Input: MoContextsrcMsisdn (E.164), dstMsisdn (E.164), mnoBindId, pduBody (≤ 1600 chars), pduCoding (SMPP data_coding 0/3/8), pduTon, pduNpi, recvTs, traceId, smppSequenceNumber.

Output: Verdictverdict, traceId, evaluatedRuleIds[], ruleHits[], blockReason?, holdId?, effectiveTtlSeconds, flags[].

SLA: P95 ≤ 30 ms (data-plane budget), P99 ≤ 50 ms. The MNO deliver_sm_resp window is constrained at the SMPP bind level (typically enquire_link_timer 60s — but a real-time response is required to avoid bind health degradation).

Steps:

  1. Caller authentication. Validate gRPC peer SVID against spiffe://ghasi/np-data/smpp-connector-* allowlist. Non-matching → PERMISSION_DENIED. mTLS cert is reloaded by Vault Agent on rotation (every 30 days).
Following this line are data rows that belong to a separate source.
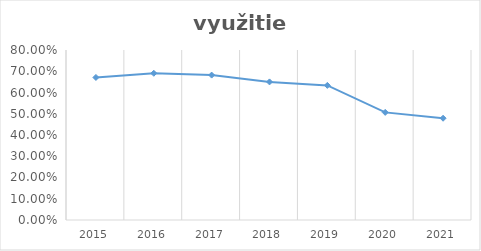
| Category | využitie LF |
|---|---|
| 2015.0 | 0.671 |
| 2016.0 | 0.69 |
| 2017.0 | 0.682 |
| 2018.0 | 0.65 |
| 2019.0 | 0.634 |
| 2020.0 | 0.506 |
| 2021.0 | 0.479 |

  2. MAINTENANCE-mode short-circuit. If firewall.operating_mode = MAINTENANCE, return ALLOW + flags=["MAINTENANCE_MODE"]. Audit row is still written. Skip steps 3–10.

  3. Verdict cache check. Compute pduFingerprint = sha256(srcMsisdn:dstMsisdn:senderId:body). GET fw:verdict:{pduFingerprint} from Redis (TTL effectiveTtlSeconds). On HIT, return cached verdict immediately and skip to step 11.

  4. Input validation. Reject malformed srcMsisdn / dstMsisdn (must match ^\+[1-9]\d{6,14}$) with INVALID_ARGUMENT. Reject mnoBindId not in firewall.mno_bind_registry with FAILED_PRECONDITION.

  5. Origin / blocklist check (≤ 1 ms).

    • BF.EXISTS fw:blocklist:national {srcMsisdn} (Redis Bloom filter, capacity 10M, fp-rate 0.01).
    • On Bloom HIT: definitive SELECT 1 FROM firewall.blocklist_entries WHERE entry=$1 AND active=TRUE. On Postgres hit → BLOCK + ORIGIN_BLOCKLIST.
    • On Bloom MISS → not blocked.
  6. Geo check (≤ 2 ms). Resolve mnoBindId permitted country codes from local cache. If srcMsisdn country code not in permittedCountryCodesBLOCK + GEO_FORBIDDEN. On number-intelligence-service.Lookup available, additionally cross-check lineType=MOBILE and country=AF. If number-intel UNAVAILABLE, fall back to MCC/MNC table only and add flags=["NUMINT_UNAVAILABLE"].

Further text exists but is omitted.